I’m sure it was one hell of a good time. Journalists—real journalists—are uniquely smart. The job requires the ability to think on a dime, absorb foreign, often complex, information at lightning speed and translate it into prose a 6th grader can understand.

My body may have been 1,200 miles south but my spirit definitely made the trip. So I can’t help reflecting on those 10 years, the most interesting work I’ve even done with some of the best people I’ve ever been privileged to know. It remains the only place I’ve worked where I felt I truly belonged.

I was late to the party at 40 years old, but fortunate enough to catch the wave at its crest and ride it in. It was a perfect journalistic storm. The paper, the people and the times melded together. As is the case, none of us knew how special—and fragile—it was.

(I was reminded of this watching The Soloist. Behind Robert Downey Jr., as he writes at his desk at the Los Angeles Times, there are continuing shots of people walking behind him pushing all their “belongings” in carts—like the homeless he is writing about—nameless journalistic victims of yet another layoff.)

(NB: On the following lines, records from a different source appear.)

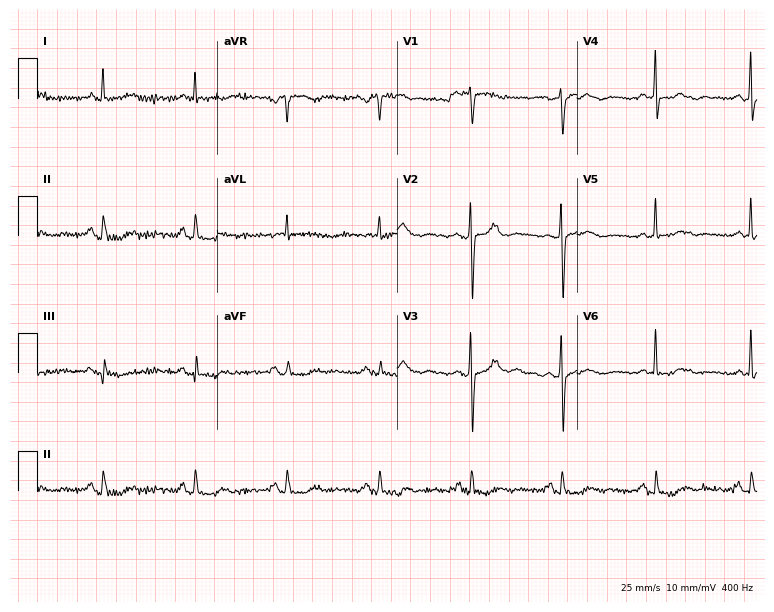
Resting 12-lead electrocardiogram. Patient: a woman, 78 years old. None of these six findings is recorded: first-degree AV block, right bundle branch block (RBBB), left bundle branch block (LBBB), sinus bradycardia, atrial fibrillation (AF), sinus tachycardia.
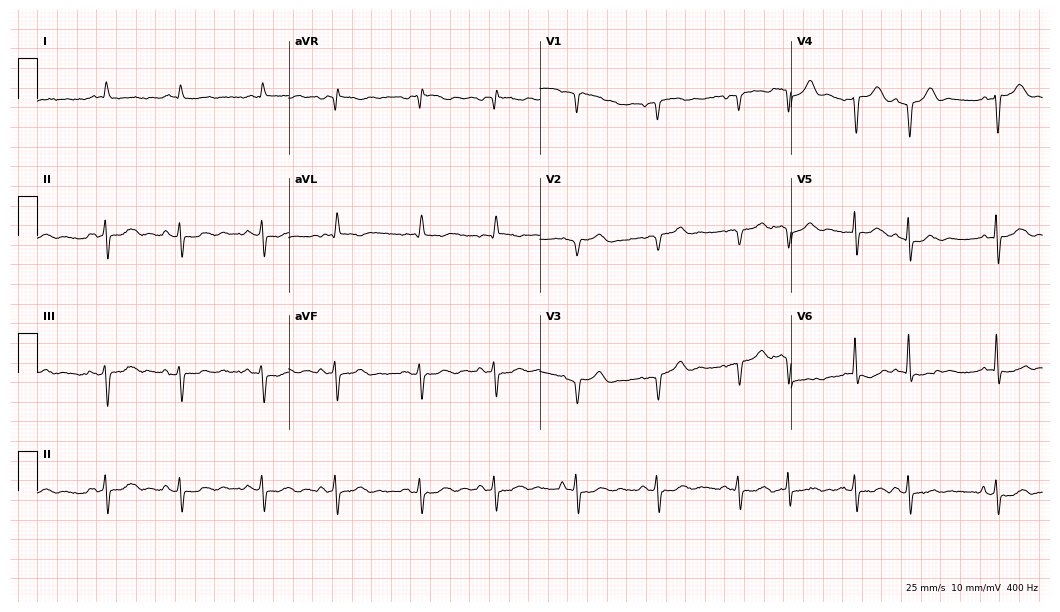
Electrocardiogram, a man, 84 years old. Of the six screened findings (first-degree AV block, right bundle branch block, left bundle branch block, sinus bradycardia, atrial fibrillation, sinus tachycardia), none is recorded. Other findings, if any, are not listed.
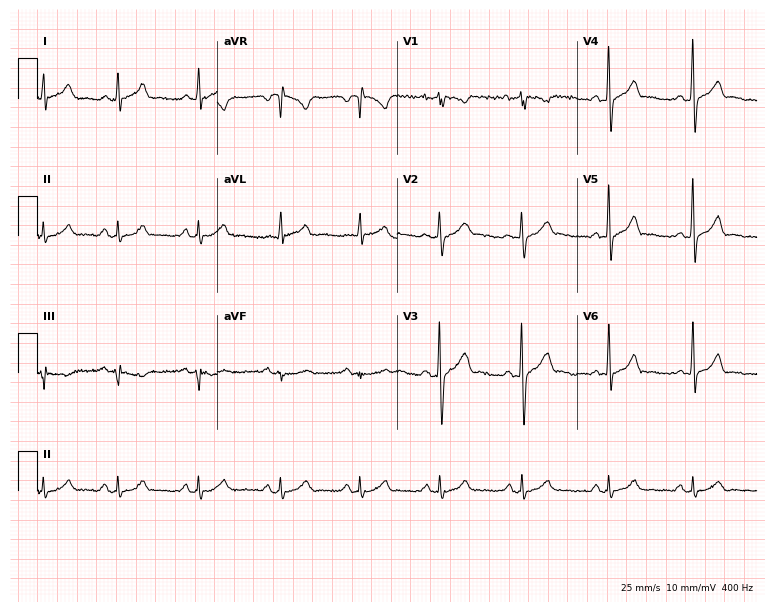
Standard 12-lead ECG recorded from a male, 43 years old (7.3-second recording at 400 Hz). None of these six findings is recorded: first-degree AV block, right bundle branch block (RBBB), left bundle branch block (LBBB), sinus bradycardia, atrial fibrillation (AF), sinus tachycardia. Only these six findings were labelled.

The Asbury Park Press was at its zenith, among the top independent newspapers in the country, racking up awards for content and design, and about to have a Pulitzer prize-winning cartoonist. (Steve Breen, who just won his second such award.)

Its Sunday circulation hovered around 200,000, ranking it second in New Jersey behind the Star-Ledger. The synergism in the newsroom was palpable. It gave me the impetus to step forward.

When an opening to write a Sunday column came about, I was a personal finance writer on the Business Desk. With my heart in feature writing, I took every opportunity to produce Sunday cover stories. Instead of submitting one of those to the editor as my audition piece, I wrote a “first column,” introducing myself and laying out the tenor of the columns to follow. It ran exactly as written.

When it ran, my world cracked open. It had only taken 20 minutes for the words to pop up on the computer screen. But in truth, it had taken three decades to write.

I was never one to keep a diary. It just seemed to me too "square" an activity past adolescence. I never did get it. What was the purpose of committing yourself to the page then squirreling it away like an emotional time capsule?

Little did I realize that in fact, I was keeping a public journal. Interspersed with commentary on current events, I shared my some of my deepest secrets. I wrote about my depression and my brother’s suicide. I admitted being raped, that the unexpected death of my father tore me apart, and how bereft my mother’s death left me. I confessed, too, that I resented the unending demands of grown children, as much as I loved them, and so on.

Strung together, they amounted to a mid-life memoir that became my second book and gave this site its name. All this before “blog” was a common four-letter word.

But I digress—as my buro chief used to say.

This is my tribute to my former colleagues, where ever you are. I lift a virtual glass to you—to US.